Cette idéologie de la méthode horizontale nourrit des gonflements moïques et des frustrations inutiles.
Aucun parent ne me contacte pour confirmer que sa progéniture est PPI, à savoir petit potentiel intellectuel. Le Moi parental veut un reflet narcissique potentiellement haut de son Moi. Ovide a mis cela en évidence. En fin de compte, le personnage se noie.
Un enfant me raconte qu’il n’est pas HPI, un pubère me confie qu’il n’est pas beau selon son oncle. À l’enfant, je demande comme ça se passe à l’école avec les camarades. Il me raconte ses notes, les jeux, les premières amourettes. Je lui signale que cela est une preuve d’intelligence. Au jeune monsieur qui est jugé laid, je lui rappelle que l’intelligence, la beauté ainsi que la laideur concernent celui qui regarde. Il sourit.
Est-ce la fonction d’un psychanalyste de se positionner de la sorte ? Oui. Je ne sers pas la psychanalyse, je sers l’enfant. En servant l’enfant, je sers la psychanalyse. En revanche, ce qui est sûr, c’est que jusqu’à présent je ne suis d’aucune utilité aux maîtres du temple soi-disant analytique.
Quelques inhibés, en se nommant « psys » (psychologue, psychiatre, psychothérapeute), parfois même analystes, sans oublier ceux qui se disent psychanalystes, sacrifient l’enfant pour servir ce qu’ils entendent par occuper la place du psychanalyste.
Qu’ils sachent qu’ils ne sont pas, selon le psychanalysant qui écrit ces lignes, dans une position psychanalytique. Ai-je le droit d’affirmer cela ? Évidemment. Depuis plus de quarante ans, je suis en psychanalyse. J’ai appris à reconnaître un discours vrai d’un discours faux, au nom de la psychanalyse, de Freud ou de Lacan.

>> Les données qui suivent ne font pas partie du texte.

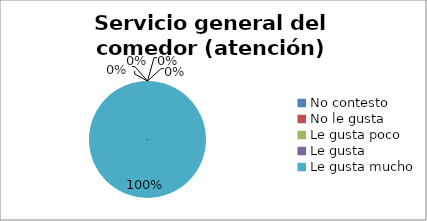
| Category | Series 0 |
|---|---|
| No contesto | 0 |
| No le gusta | 0 |
| Le gusta poco | 0 |
| Le gusta | 0 |
| Le gusta mucho | 6 |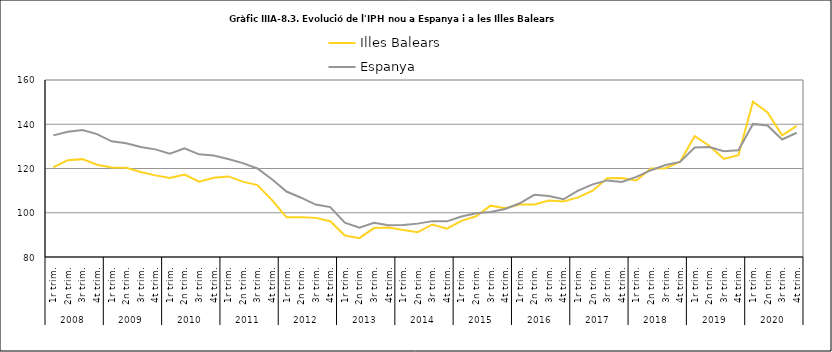
| Category | Illes Balears | Espanya |
|---|---|---|
| 0 | 120.554 | 134.966 |
| 1 | 123.741 | 136.652 |
| 2 | 124.234 | 137.382 |
| 3 | 121.722 | 135.526 |
| 4 | 120.488 | 132.281 |
| 5 | 120.311 | 131.365 |
| 6 | 118.46 | 129.71 |
| 7 | 116.897 | 128.647 |
| 8 | 115.668 | 126.703 |
| 9 | 117.25 | 129.118 |
| 10 | 114.061 | 126.395 |
| 11 | 115.816 | 125.903 |
| 12 | 116.422 | 124.259 |
| 13 | 114.074 | 122.445 |
| 14 | 112.521 | 120.016 |
| 15 | 105.768 | 115.139 |
| 16 | 97.957 | 109.595 |
| 17 | 97.963 | 106.796 |
| 18 | 97.684 | 103.702 |
| 19 | 96.148 | 102.554 |
| 20 | 89.692 | 95.538 |
| 21 | 88.52 | 93.275 |
| 22 | 93.079 | 95.459 |
| 23 | 93.362 | 94.356 |
| 24 | 92.2 | 94.496 |
| 25 | 91.246 | 95.083 |
| 26 | 94.708 | 96.21 |
| 27 | 92.823 | 96.12 |
| 28 | 96.341 | 98.268 |
| 29 | 98.402 | 99.726 |
| 30 | 103.204 | 100.328 |
| 31 | 102.053 | 101.678 |
| 32 | 103.758 | 104.284 |
| 33 | 103.784 | 108.105 |
| 34 | 105.529 | 107.605 |
| 35 | 105.05 | 106.098 |
| 36 | 106.956 | 110.016 |
| 37 | 109.992 | 112.835 |
| 38 | 115.567 | 114.619 |
| 39 | 115.688 | 113.902 |
| 40 | 114.6 | 116.24 |
| 41 | 119.979 | 119.23 |
| 42 | 120.1 | 121.6 |
| 43 | 123.1 | 123 |
| 44 | 134.602 | 129.523 |
| 45 | 130.3 | 129.72 |
| 46 | 124.378 | 127.787 |
| 47 | 126.037 | 128.285 |
| 48 | 150.176 | 140.144 |
| 49 | 145.381 | 139.4 |
| 50 | 134.967 | 133.093 |
| 51 | 139.228 | 136.156 |

Quand Freud paye un repas à un psychanalysant et que Lacan rend visite à un psychanalysant à l’hôpital, ils sont dans la position la plus clinique, la plus honorable du psychanalyste. Même s’ils ne sont pas dans la position de psychanalyste.
Le psychanalyste danse selon le rythme qui lui est imposé par l’appareil psychique, par le corps, par l’organisme de l’être dans la position de malade, patient ou psychanalysant (cf. ma Cartographie).
Cela fait-il de l’auteur de ces lignes un non-psychanalyste, un sauvage à la Groddeck, un hérétique ?
Peu me chaut d’être estampillé « psychanalyste », « analyste de l’école X ou Y ». En tant que psychanalysant, je ne reconnais pas l’autorité clinique de l’analyste.
Je suis un clinicien. Après Freud, j’avais soulevé de terre une école de psychanalyse que des coquins se complaisent à décrier en disant que je suis zinzin, escroc, communiste, que je mange des enfants au petit-déjeuner. Et tutti quanti.
Je fais usage de la méthode et des techniques – dont quelques-unes que je construis grâce à ma petite intelligence (MPI), à ma créativité moyenne et à la collaboration immense des membres du RPH – enseignées à Freud par les patientes pour dénouer des situations difficiles, voire dramatiques. Je ne jouis pas sadiquement de voir autrui dans la détresse tout en gardant un silence ignorant, jouissif ou coupable. Je mouille ma chemise comme me l’avaient enseigné Freud, Lacan et ceux qui ont assuré ma psychanalyse personnelle.